The very idea of sustainable integration may to some appear tautological; after all, integration towards an “ever-closer union” was always meant to endure. The EU’s normative sustainability has been fine-tuned through decades of mutual accommodation between its courts and its politicians. But sustainable integration is different, for it calls for a focus on the means of endurance themselves rather than on convergence per se. Its reference-point is less 18th-19th-century nation-state-building than the much broader historical patterns of societal collapse, systemic failure and civilisational breakdown.
There may to some be in the notion of sustainable integration an implication of complacency: that the EU’s ambition should be restricted to conserving what it has, to protect the status quo, to endure rather than transcend existing limits, to embrace an anti-progressivist stance pitting Malthus against the Enlightenment tradition - sustainability as conservative frivolity. But this would be a very narrow interpretation of the idea. As Tancredi Falconieri warns the prince in Lampedusa’s Il Gattopardo, “for everything to remain the same, everything has to change.”
As with 19th-century Sicily, so with 21st-century Europe. Ultimately, securing the sustainability of European integration calls for revolutionary moves and difficult sacrifices. True, there is a lot to lose: Europe’s acquis communautaire, its habits of cooperation, its socially benign market economies, its global market-power. But the point is precisely that these worthy accomplishments must now radically be altered and embedded - socially, politically, culturally and globally. And that this requires a revolution in the European Union towards EU 2.0.

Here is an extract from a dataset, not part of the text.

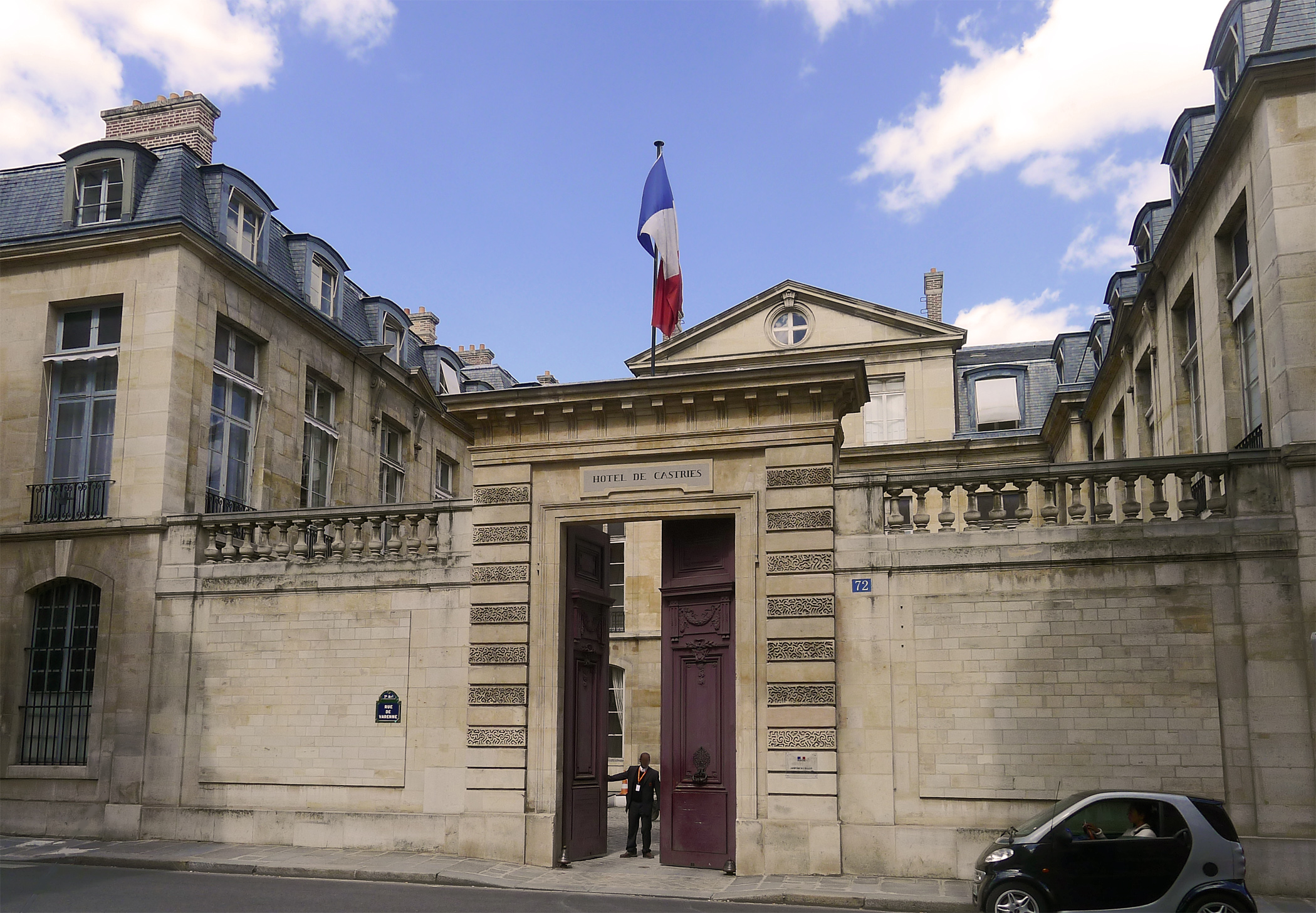 Hôtel de Castries (n°72, rue de Varenne) - Paris VII

The democratic deficit’s silver-lining
This new emphasis on sustainable integration depends in part on the EU’s capacity to turn the issue of its alleged “democratic deficit” on its head. Alexis de Tocqueville famously noted that where the past and the future tend to be an elite concern, democracy is presentist (its other structural flaw being populism, also rooted in people’s unwillingness to choose sacrifice). The resulting short-termism reflects the natural reluctance to swap pain today for benefits tomorrow (or, equally to the point, costs for oneself now for lesser costs for others tomorrow). To a great extent, the continuity provided by the nation-state went a long way to remedy this bias. But governments who steer the ship of state have increasingly been pulled in the opposite direction - not only by the pressure of voters disgruntled by exacting welfare reforms, but by the pressure of global markets and financial operators.

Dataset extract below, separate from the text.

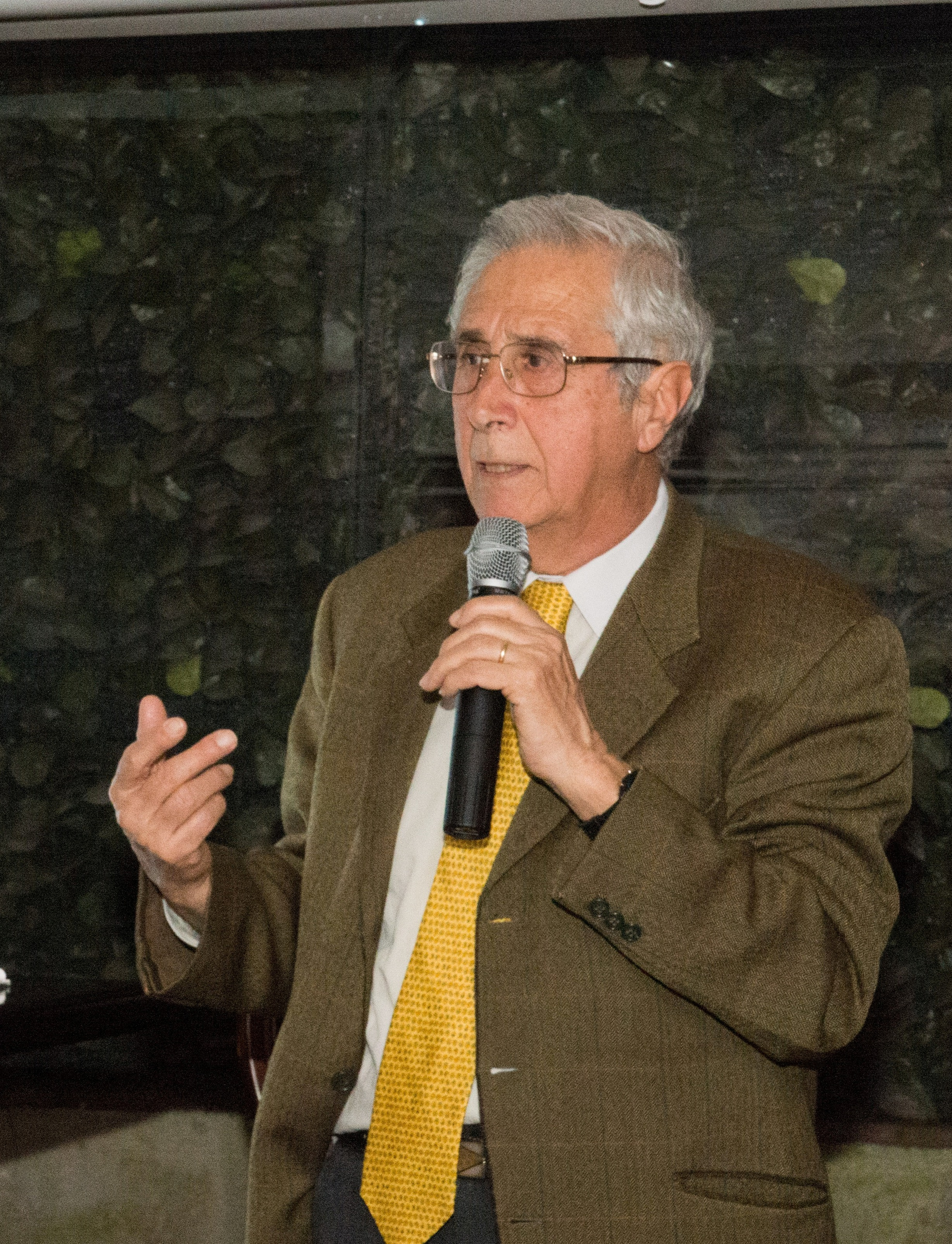 Prof. Nicola Acocella al Think Tank "Trinità dei Monti",lunedì 8 aprile 2013

This is where the European Union’s emphasis on the liberal rather than majoritarian side of democracy - what people perceive as a democratic deficit - can be seen in a different light. EU institutions and processes - with their numerous checks and balances, and propensity for compromise and consensus - reflect a greater fear of the tyranny of the majority than national institutions. This is the silver-lining from the EU’s lack of short-term accountability, indeed from the indirect nature of its democracy. Since prevention succeeds when nothing happens (hard to sell to an electorate), and since future generations do not vote, a less democratically constrained set of institutions - especially the European commission, whose mission is to uphold Europe’s common good - should be expected to be particularly future-friendly. Sustainable integration implies that EU governance be legitimate and effective over time rather than as a function of electoral cycles.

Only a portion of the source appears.